Kevin Blum, PhD; Kevin Zhang; Jacqueline J. Chu; Roman Skoracki, MD; Jeffrey E. Janis, MD; Jenny C. Barker MD, PhD
Ohio State University
2022-01-15

Presenter: Kevin Blum

Affidavit:
This work is 100% the original work of the corresponding author Jenny C. Barker and the medical student and faculty co-author team listed. Kevin Blum, specifically completed the work for the algorithm used in this study and executed data analysis and statistical approach.

Director Name: Gregory Pearson

Author Category: Medical Student
Presentation Category: Clinical
Abstract Category: General Reconstruction

Background: Opioid overprescribing after surgery is common. There is currently no universal predictive tool available to accurately anticipate post-discharge opioid need in a patient-specific manner. This study examined the efficacy of a patient-specific opioid prescribing framework for estimating post-discharge opioid consumption.

Methods: A total of 149 patients were evaluated for a single-center retrospective cohort study of plastic and reconstructive surgery patients. Patients with length-of-stay of 2-8 days and quantifiable inpatient opioid consumption (n=116) were included. Each patient's daily postoperative inpatient opioid consumption was used to generate a personalized logarithmic regression model to estimate post-discharge opioid need. The validity of the Personalized Opioid Prescription (POP) model was tested through comparison with actual post-discharge opioid consumption reported by patients 4 weeks after surgery. The accuracy of the POP model was compared with two other opioid prescribing models.

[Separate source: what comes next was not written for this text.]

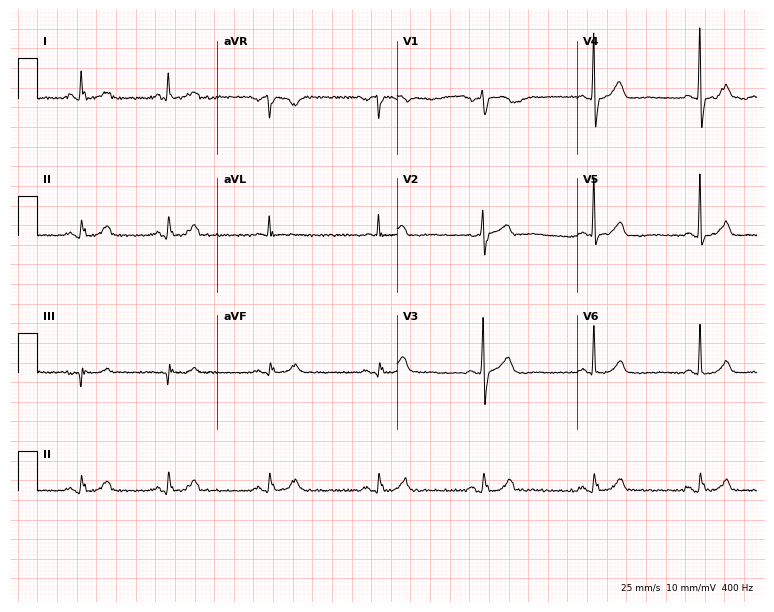
12-lead ECG (7.3-second recording at 400 Hz) from a 51-year-old man. Labelled as a normal ECG.
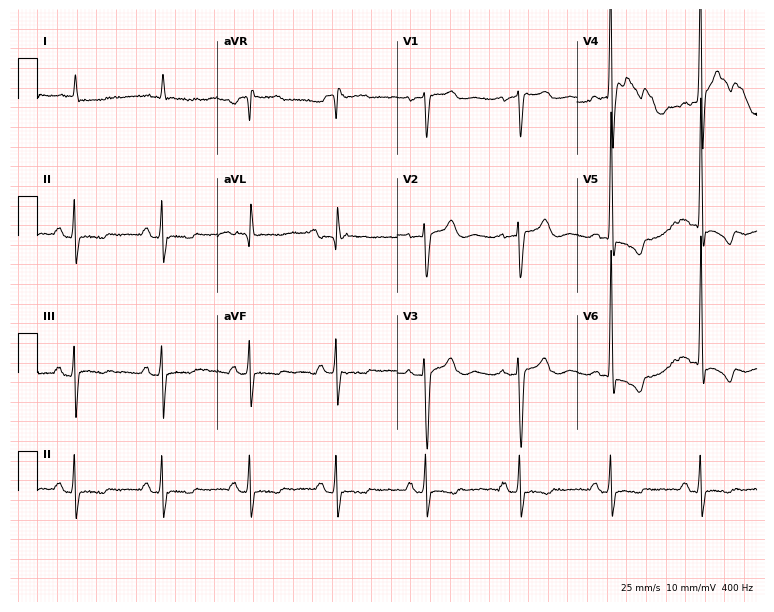
ECG — a female patient, 85 years old. Screened for six findings — first-degree AV block, right bundle branch block, left bundle branch block, sinus bradycardia, atrial fibrillation, sinus tachycardia — none is recorded.

Results: The POP model had the strongest association (R2 = 0.899, p<0.0001) between model output and post-discharge opioid consumption when compared to a Procedure-Based (R2 = 0.226, p = 0.025) or 24-Hour (R2 = 0.152, p = 0.007) models. Accuracy of the POP model was unaffected by age, gender identity, procedure type, or length-of-stay. Odds of persistent use at 4 weeks increased with post-discharge estimated opioid need at a rate of 1.16 per 37.5 OME (p=0.010, 95% CI 1.04–1.30).

Conclusions: The POP model accurately estimates post-discharge opioid consumption and risk of developing persistent use in plastic surgery patients. Use of the POP model in clinical practice may lead to more appropriate and personalized opioid prescribing.